In the given verification, note that 165 degrees is in the 2nd quadrant, and cosine functions in the 2nd quadrant are negative. Also, 330 degrees is in the 4th quadrant, and cosine functions in the 4th quadrant are positive.

That said, the reference triangle of 330° in the 4th quadrant is a 30°–60°–90° triangle. Thus, cos 330° = cos 30°.

Now, applying the half angle identity for the cosine:

We get,

\[Cos 165^{\circ} = \frac{cos 330^{\circ}}{2}\]

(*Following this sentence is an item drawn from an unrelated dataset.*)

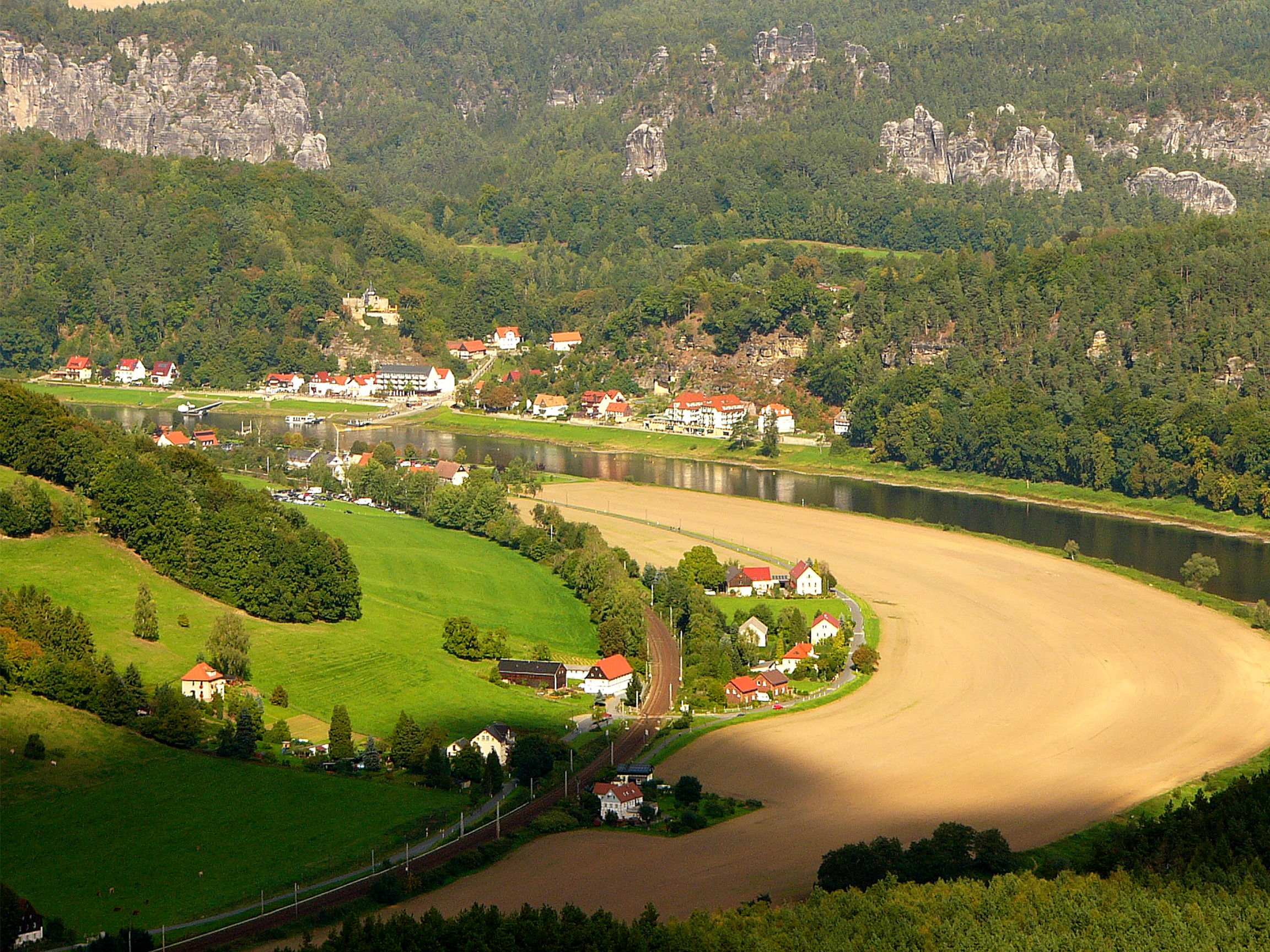 Kurort Rathen in der Sächsischen Schweiz; vom Lilienstein aus fotografiert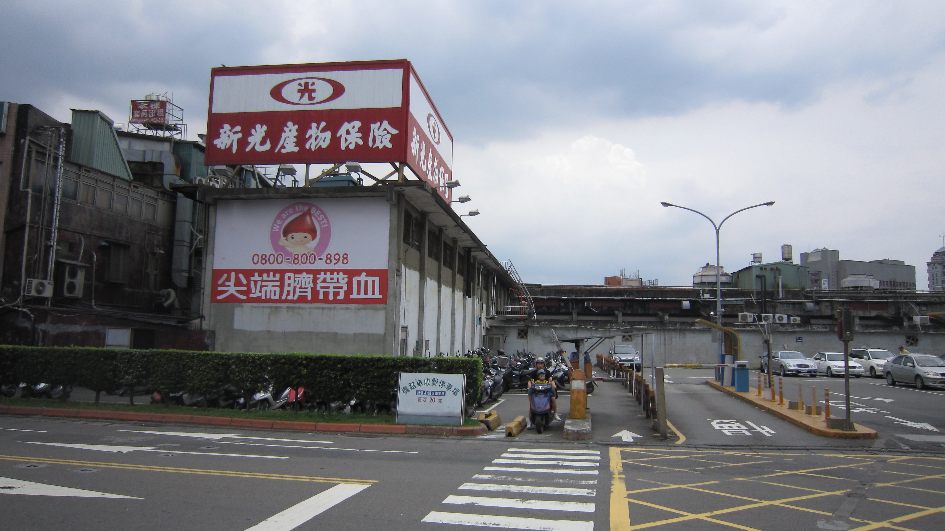 中文（台灣）: 新光吳火獅紀念醫院停車場機車入口處，新光產物保險與尖端臍帶血廣告。

\[Cos 165^{\circ} = \sqrt{\frac{1 + cos 330^{\circ}}{2}}\]

\[Cos 165^{\circ} = \sqrt{\frac{(1 + cos 30^{\circ})}{2}}\]

\[Cos 165^{\circ} = - \sqrt{\frac{[1 + (-\frac{3}{2})]}{2}}\] (here the minus sign is chosen because 165° is in the 2nd quadrant)

\[Cos 165^{\circ} = - [2 + \sqrt{(\frac{3}{4})}]\]

= \[0.9659\]

So, our answer is Cos 165° = \[- [2+(\frac{\sqrt{3}}{2}]\]

(Images will be uploaded soon)

Example2: Calculate the value of sin15° using the sine half-angle relationship.

Solution2:

Given that α = 30°

Using the formula

\[sin \frac{\alpha}{2} = \pm  \sqrt{\frac{1 - cos \alpha}{2}}\]

We get,

\[sin 15^{\circ} = \pm \sqrt{\frac{1 - cos 30^{\circ}}{2}}\]

= \[\pm \sqrt{\frac{1 - 0.866}{2}}\] ...

= \[0.2588\]

Thus, our answer is sin 15° = 0.2588

​Remember here the positive value is taken since 15° is in the 1st quadrant.

Key Facts

• In the half-angle formula problems for sine and cosine, observe that a plus/minus sign occurs in front of each square root (radical).

• Whether your answer is negative or positive depends on which quadrant the new half-angle is in.

• The tan half-angle formula doesn’t have a ± sign in front, so the above doesn’t apply to tangents.

Conclusion 

The article is very useful for the students to understand the concept of half-angle formulas. All the important half-angle formulas and their conversion is provided. Solved examples will help students apply the half-angle formula in problems.